Defunct railway station in New Zealand

Opaki railway station served the small rural village of Opaki, 6 km north of Masterton, in the Wairarapa region of New Zealand’s North Island. It was located on the Wairarapa Line between the stations of Masterton (to the south) and Kopuaranga (to the north) with vehicular access from Wingate Road.

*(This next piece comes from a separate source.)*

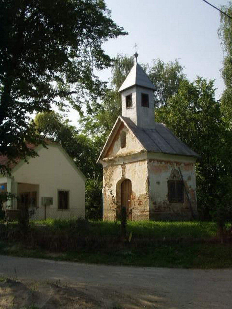 Gornja Obreška - Chapel
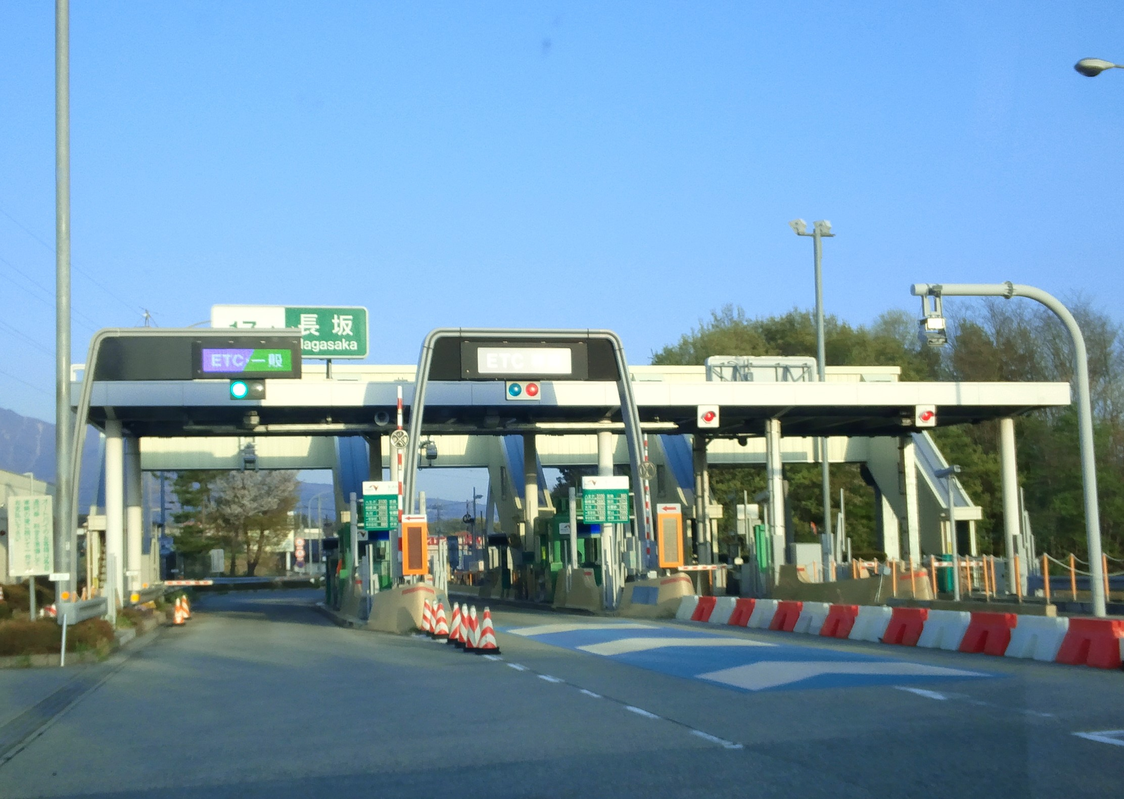 中央自動車道長坂インターチェンジ料金所

The station opened to all traffic in 1886 along with Kopuaranga and Mauriceville and remained in use for years, seeing a variety of traffic from mixed, goods, and passenger services as well as both steam and diesel motive power. A modal shift from rail to road was largely behind the station’s demise, leading to its closure to all traffic in 1972. Despite closing before the withdrawal of all passenger and local goods services from the northern section of the Wairarapa Line, it is one of several stations (sites) on this section to have been used for railway purposes after being closed to regular traffic.

The New Zealand Ministry for Culture and Heritage gives a translation of "place of fine weather" for Ōpaki.

== History ==
=== Operations ===
==== Early years: 1886–1897 ====
When the station opened in mid-1886, Opaki was served by mixed trains that had already been providing services to stations further south on those sections of the line that were opened as the railway line made its way north. Mauriceville was briefly the railhead (for seven months) until Mangamahoe opened early the next year followed by Eketahuna two years later. Mixed trains continued to provide the only regular passenger services to Opaki until the completion of the line through to Woodville in 1897.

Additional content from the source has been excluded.